Comparing our results to a large population based study in the US,19 the CACS reported in our study were significantly higher compared with those in the US. There are several explanations for these findings, most importantly that our patients are considered at higher risk compared to published data. In our subjects, the prevalence of diabetes, hypertension, hypercholesterolemia, and obesity is 42%, 62%, 54%, and 60%, respectively. Obviously, the prevalence of CAD risk factors in our patients is remarkably higher compared with North Americans. The prevalence of hypertension (26%)24 and diabetes (22%) are higher in Saudi Arabia.25 Generally, CAD is multifactorial and other etiologies could explain this major difference in CACS among the two groups. In addition to higher CAD risk factors, genetic factors have not been yet well characterized, and there are other environmental factors, life style factors, dietary habits, and lack of physical exercise.
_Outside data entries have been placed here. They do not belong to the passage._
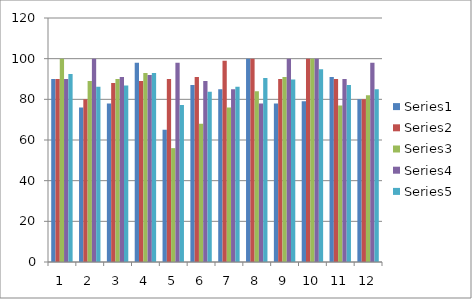
| Category | Series 0 | Series 1 | Series 2 | Series 3 | Series 4 |
|---|---|---|---|---|---|
| 0 | 90 | 90 | 100 | 90 | 92.5 |
| 1 | 76 | 80 | 89 | 100 | 86.25 |
| 2 | 78 | 88 | 90 | 91 | 86.75 |
| 3 | 98 | 89 | 93 | 92 | 93 |
| 4 | 65 | 90 | 56 | 98 | 77.25 |
| 5 | 87 | 91 | 68 | 89 | 83.75 |
| 6 | 85 | 99 | 76 | 85 | 86.25 |
| 7 | 100 | 100 | 84 | 78 | 90.5 |
| 8 | 78 | 90 | 91 | 100 | 89.75 |
| 9 | 79 | 100 | 100 | 100 | 94.75 |
| 10 | 91 | 90 | 77 | 90 | 87 |
| 11 | 80 | 80 | 82 | 98 | 85 |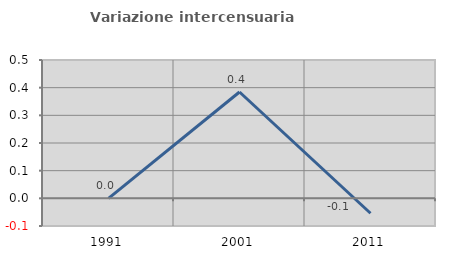
| Category | Variazione intercensuaria annua |
|---|---|
| 1991.0 | 0 |
| 2001.0 | 0.384 |
| 2011.0 | -0.054 |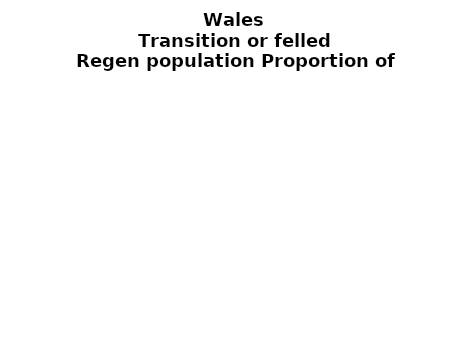
| Category | Transition or felled |
|---|---|
| None | 0.003 |
| Seedlings only | 0 |
| Seedlings, saplings only | 0.099 |
| Seedlings, saplings, <7 cm trees | 0.181 |
| Saplings only | 0.255 |
| <7 cm trees, seedlings only | 0 |
| <7 cm trees, saplings only | 0.462 |
| <7 cm Trees only | 0 |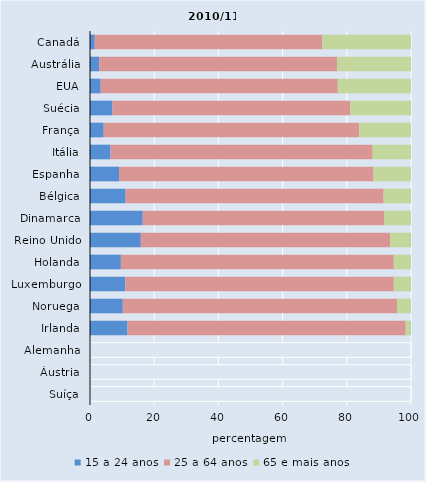
| Category | 15 a 24 anos | 25 a 64 anos | 65 e mais anos |
|---|---|---|---|
| Canadá | 1.486 | 70.924 | 27.589 |
| Austrália | 2.86 | 74.133 | 23.007 |
| EUA | 3.341 | 73.845 | 22.814 |
| Suécia | 7.018 | 74.035 | 18.947 |
| França | 4.274 | 79.603 | 16.123 |
| Itália | 6.412 | 81.634 | 11.954 |
| Espanha | 9.048 | 79.284 | 11.668 |
| Bélgica | 11.105 | 80.366 | 8.529 |
| Dinamarca | 16.432 | 75.308 | 8.26 |
| Reino Unido | 15.831 | 77.685 | 6.484 |
| Holanda | 9.619 | 85.018 | 5.363 |
| Luxemburgo | 11.038 | 83.603 | 5.359 |
| Noruega | 10.213 | 85.435 | 4.352 |
| Irlanda | 11.707 | 86.643 | 1.65 |
| Alemanha | 0 | 100 | 0 |
| Áustria | 0 | 100 | 0 |
| Suíça | 0 | 100 | 0 |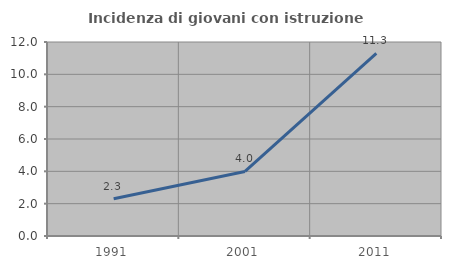
| Category | Incidenza di giovani con istruzione universitaria |
|---|---|
| 1991.0 | 2.307 |
| 2001.0 | 3.991 |
| 2011.0 | 11.296 |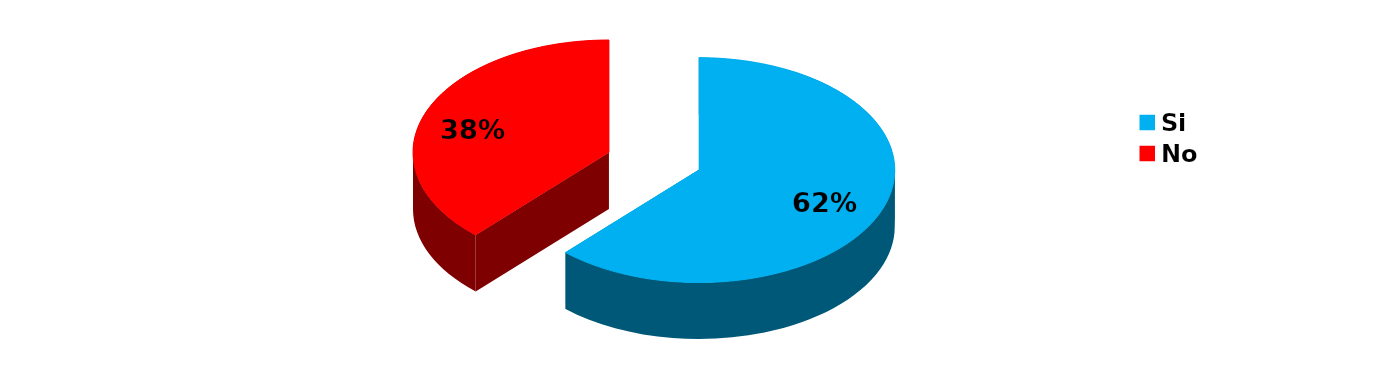
| Category | Series 0 |
|---|---|
| Si | 13 |
| No | 8 |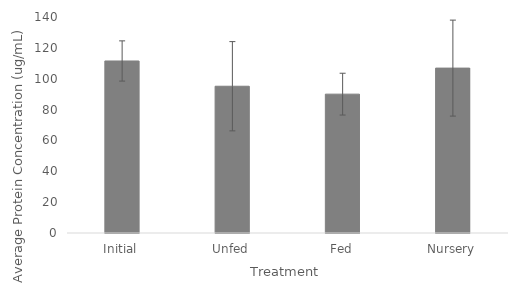
| Category | Series 0 |
|---|---|
| Initial | 111.5 |
| Unfed | 95.125 |
| Fed | 90 |
| Nursery | 106.875 |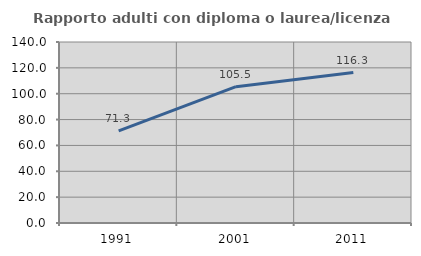
| Category | Rapporto adulti con diploma o laurea/licenza media  |
|---|---|
| 1991.0 | 71.324 |
| 2001.0 | 105.455 |
| 2011.0 | 116.327 |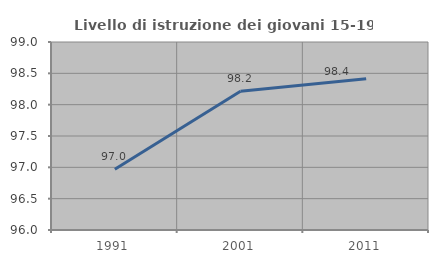
| Category | Livello di istruzione dei giovani 15-19 anni |
|---|---|
| 1991.0 | 96.97 |
| 2001.0 | 98.214 |
| 2011.0 | 98.413 |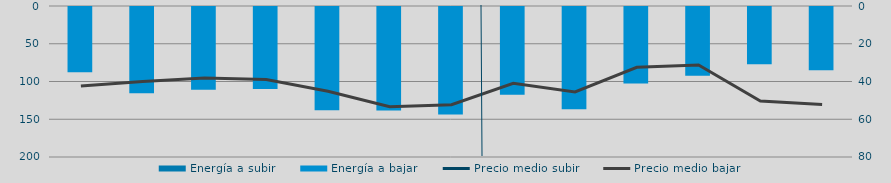
| Category | Energía a subir | Energía a bajar |
|---|---|---|
| D |  | 87837.741 |
| E |  | 115472.265 |
| F |  | 110945.08 |
| M |  | 109933.033 |
| A |  | 138127.981 |
| M |  | 138345.883 |
| J |  | 143556.525 |
| J |  | 117527.055 |
| A |  | 136637.182 |
| S |  | 102576.868 |
| O |  | 92295.144 |
| N |  | 77249.593 |
| D |  | 84958.21 |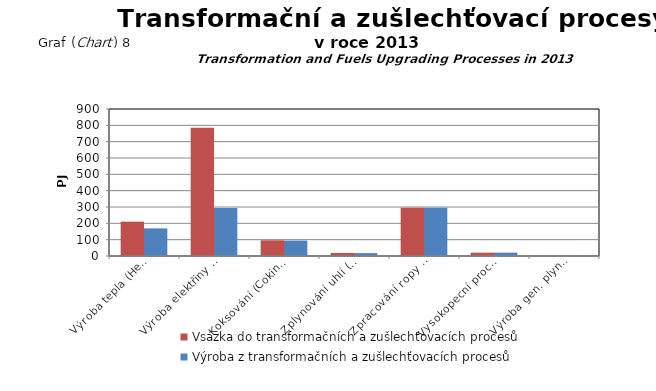
| Category | Vsázka do transformačních a zušlechťovacích procesů | Výroba z transformačních a zušlechťovacích procesů |
|---|---|---|
| Výroba tepla (Heat Production) | 210.347 | 169.046 |
| Výroba elektřiny (Electricity Production) | 785.302 | 293.918 |
| Koksování (Coking Plants) | 96.043 | 94.356 |
| Zplynování uhlí (Gasificat.of Coal) | 18.749 | 17.672 |
| Zpracování ropy (Liquid Fuels Prod.) | 295.026 | 294.765 |
| Vysokopecní proc. (Blast Furnaces) | 20.513 | 20.513 |
| Výroba gen. plynu a energoplynu (Generat. Stations) | 3.015 | 2.486 |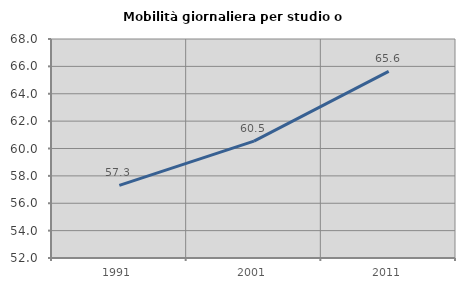
| Category | Mobilità giornaliera per studio o lavoro |
|---|---|
| 1991.0 | 57.311 |
| 2001.0 | 60.534 |
| 2011.0 | 65.631 |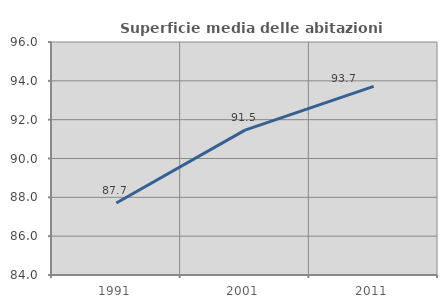
| Category | Superficie media delle abitazioni occupate |
|---|---|
| 1991.0 | 87.711 |
| 2001.0 | 91.462 |
| 2011.0 | 93.714 |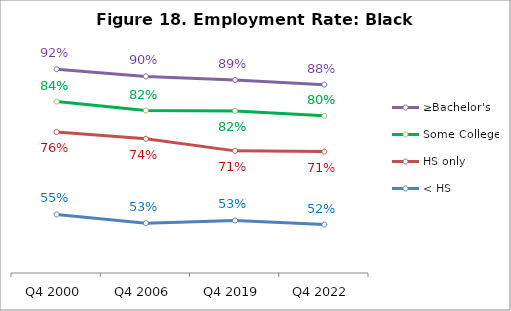
| Category | ≥Bachelor's | Some College | HS only | < HS |
|---|---|---|---|---|
| Q4 2000 | 0.923 | 0.84 | 0.762 | 0.55 |
| Q4 2006 | 0.904 | 0.817 | 0.744 | 0.528 |
| Q4 2019 | 0.895 | 0.816 | 0.713 | 0.535 |
| Q4 2022 | 0.883 | 0.803 | 0.711 | 0.524 |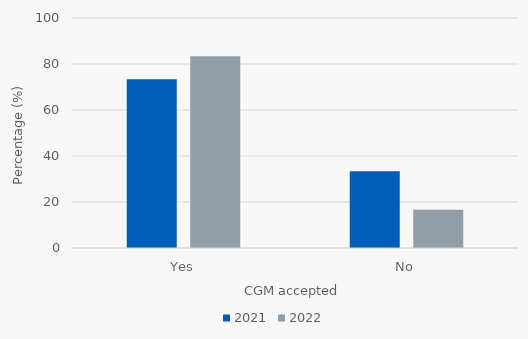
| Category | 2021 | 2022 |
|---|---|---|
| Yes | 73.333 | 83.333 |
| No | 33.333 | 16.667 |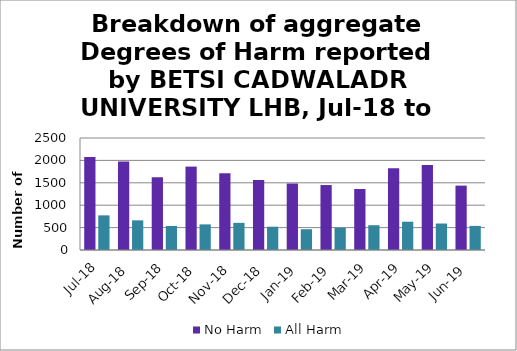
| Category | No Harm | All Harm |
|---|---|---|
| Jul-18 | 2074 | 773 |
| Aug-18 | 1978 | 662 |
| Sep-18 | 1624 | 537 |
| Oct-18 | 1862 | 572 |
| Nov-18 | 1713 | 606 |
| Dec-18 | 1564 | 520 |
| Jan-19 | 1484 | 464 |
| Feb-19 | 1450 | 497 |
| Mar-19 | 1361 | 553 |
| Apr-19 | 1827 | 631 |
| May-19 | 1899 | 591 |
| Jun-19 | 1437 | 538 |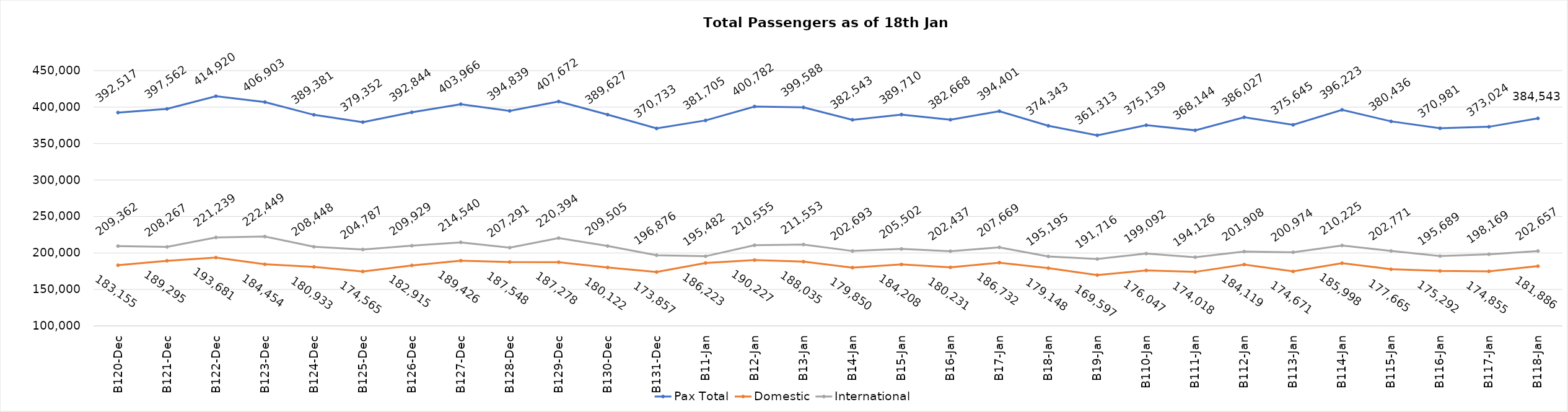
| Category | Pax Total | Domestic | International |
|---|---|---|---|
| 2023-12-20 | 392517 | 183155 | 209362 |
| 2023-12-21 | 397562 | 189295 | 208267 |
| 2023-12-22 | 414920 | 193681 | 221239 |
| 2023-12-23 | 406903 | 184454 | 222449 |
| 2023-12-24 | 389381 | 180933 | 208448 |
| 2023-12-25 | 379352 | 174565 | 204787 |
| 2023-12-26 | 392844 | 182915 | 209929 |
| 2023-12-27 | 403966 | 189426 | 214540 |
| 2023-12-28 | 394839 | 187548 | 207291 |
| 2023-12-29 | 407672 | 187278 | 220394 |
| 2023-12-30 | 389627 | 180122 | 209505 |
| 2023-12-31 | 370733 | 173857 | 196876 |
| 2024-01-01 | 381705 | 186223 | 195482 |
| 2024-01-02 | 400782 | 190227 | 210555 |
| 2024-01-03 | 399588 | 188035 | 211553 |
| 2024-01-04 | 382543 | 179850 | 202693 |
| 2024-01-05 | 389710 | 184208 | 205502 |
| 2024-01-06 | 382668 | 180231 | 202437 |
| 2024-01-07 | 394401 | 186732 | 207669 |
| 2024-01-08 | 374343 | 179148 | 195195 |
| 2024-01-09 | 361313 | 169597 | 191716 |
| 2024-01-10 | 375139 | 176047 | 199092 |
| 2024-01-11 | 368144 | 174018 | 194126 |
| 2024-01-12 | 386027 | 184119 | 201908 |
| 2024-01-13 | 375645 | 174671 | 200974 |
| 2024-01-14 | 396223 | 185998 | 210225 |
| 2024-01-15 | 380436 | 177665 | 202771 |
| 2024-01-16 | 370981 | 175292 | 195689 |
| 2024-01-17 | 373024 | 174855 | 198169 |
| 2024-01-18 | 384543 | 181886 | 202657 |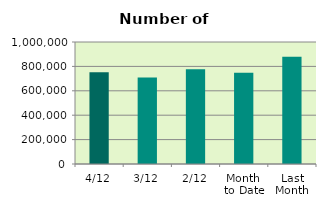
| Category | Series 0 |
|---|---|
| 4/12 | 751702 |
| 3/12 | 709054 |
| 2/12 | 777358 |
| Month 
to Date | 748584 |
| Last
Month | 879957.333 |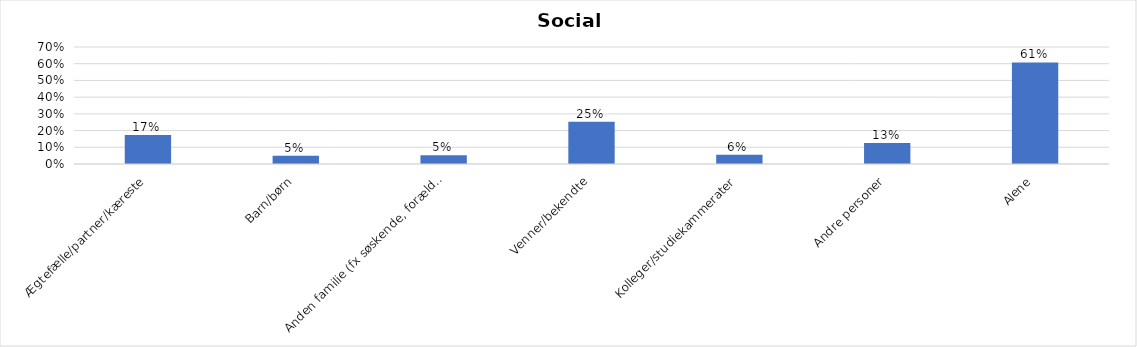
| Category | % |
|---|---|
| Ægtefælle/partner/kæreste | 0.174 |
| Barn/børn | 0.049 |
| Anden familie (fx søskende, forældre) | 0.052 |
| Venner/bekendte | 0.252 |
| Kolleger/studiekammerater | 0.055 |
| Andre personer | 0.125 |
| Alene | 0.608 |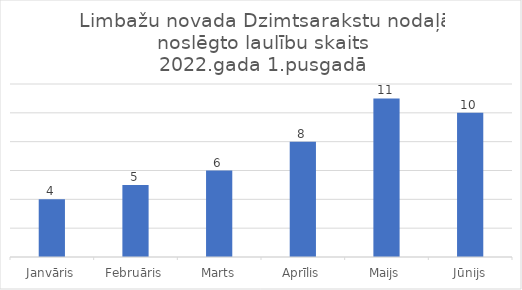
| Category | Series 0 |
|---|---|
| Janvāris | 4 |
| Februāris | 5 |
| Marts | 6 |
| Aprīlis | 8 |
| Maijs | 11 |
| Jūnijs | 10 |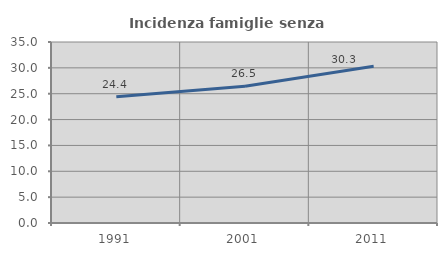
| Category | Incidenza famiglie senza nuclei |
|---|---|
| 1991.0 | 24.412 |
| 2001.0 | 26.451 |
| 2011.0 | 30.298 |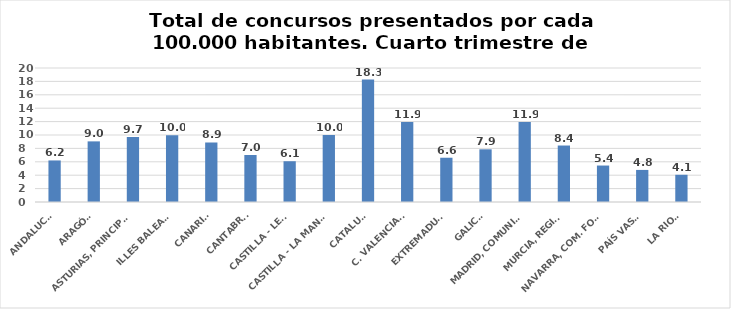
| Category | Series 0 |
|---|---|
| ANDALUCÍA | 6.202 |
| ARAGÓN | 9.048 |
| ASTURIAS, PRINCIPADO | 9.686 |
| ILLES BALEARS | 9.974 |
| CANARIAS | 8.882 |
| CANTABRIA | 7.014 |
| CASTILLA - LEÓN | 6.084 |
| CASTILLA - LA MANCHA | 10.002 |
| CATALUÑA | 18.278 |
| C. VALENCIANA | 11.941 |
| EXTREMADURA | 6.607 |
| GALICIA | 7.865 |
| MADRID, COMUNIDAD | 11.939 |
| MURCIA, REGIÓN | 8.429 |
| NAVARRA, COM. FORAL | 5.442 |
| PAÍS VASCO | 4.788 |
| LA RIOJA | 4.065 |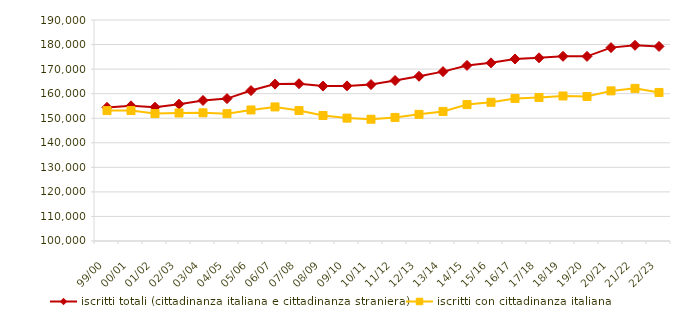
| Category | iscritti totali (cittadinanza italiana e cittadinanza straniera) | iscritti con cittadinanza italiana |
|---|---|---|
| 99/00 | 154413 | 153105 |
| 00/01 | 155040 | 153136 |
| 01/02 | 154484 | 151897 |
| 02/03 | 155707 | 152137 |
| 03/04 | 157225 | 152205 |
| 04/05 | 157996 | 151859 |
| 05/06 | 161264 | 153364 |
| 06/07 | 163890 | 154604 |
| 07/08 | 164047 | 153136 |
| 08/09 | 163092 | 151112 |
| 09/10 | 163172 | 150043 |
| 10/11 | 163712 | 149588 |
| 11/12 | 165361 | 150324 |
| 12/13 | 167084 | 151583 |
| 13/14 | 168982 | 152769 |
| 14/15 | 171491 | 155555 |
| 15/16 | 172551 | 156501 |
| 16/17 | 174119 | 158068 |
| 17/18 | 174599 | 158451 |
| 18/19 | 175223 | 159062 |
| 19/20 | 175187 | 158842 |
| 20/21 | 178753 | 161133 |
| 21/22 | 179707 | 162167 |
| 22/23 | 179224 | 160488 |

Using multivariate analysis, the age and presence of diabetes were the only predictors of severity of CAC. It is well known that conventional risk factors do correlate with CACS,26 even though CACS is superior to conventional risk factors in predicting outcome. Postmenopausal women (majority of our study population) are a striking example of the inability of conventional risk factors analysis to predict the presence or absence of atherosclerosis. A prior study showed no difference in any lipid parameters or in the Framingham risk score between post-menopausal women with and without calcified plaques.27 Most recently, a multicenter and multicountry registry showed that CT angiography provides incremental prognostic utility for prediction of mortality and nonfatal myocardial infarction for asymptomatic individuals with moderately high CACS, but not for lower or higher CACS.28

Study limitations

Several factors may affect interpretation of the results of this study. First, the data was obtained from a single tertiary care center with a high prevalence of CAD risk factors; therefore, a potential bias due to sample collection might have had an adverse effect on the validity of the result. Secondly, questionnaire-based demographics was not obtained from the patients as the study was retrospective. Third, the study sample was relatively small compared with published data; a large sample study in the future is warranted to overcome this limitation.

CONCLUSION

This was the first population-based study of CACS in women in Saudi Arabia. CACS percentiles were significantly higher when compared with international data. The application of available published percentiles to a local population was not applicable and underestimates the severity of subclinical atherosclerosis. Convectional risk-factor analysis is not an optimum strategy to identify women at risk for CAD. CACS may have a major impact on CAD risk stratification, prevention, and treatment of CAD, a leading cause of death in females. A large local population-based study is warranted to establish local CACS percentiles for a better understanding CAD diagnosis, prevention and treatment.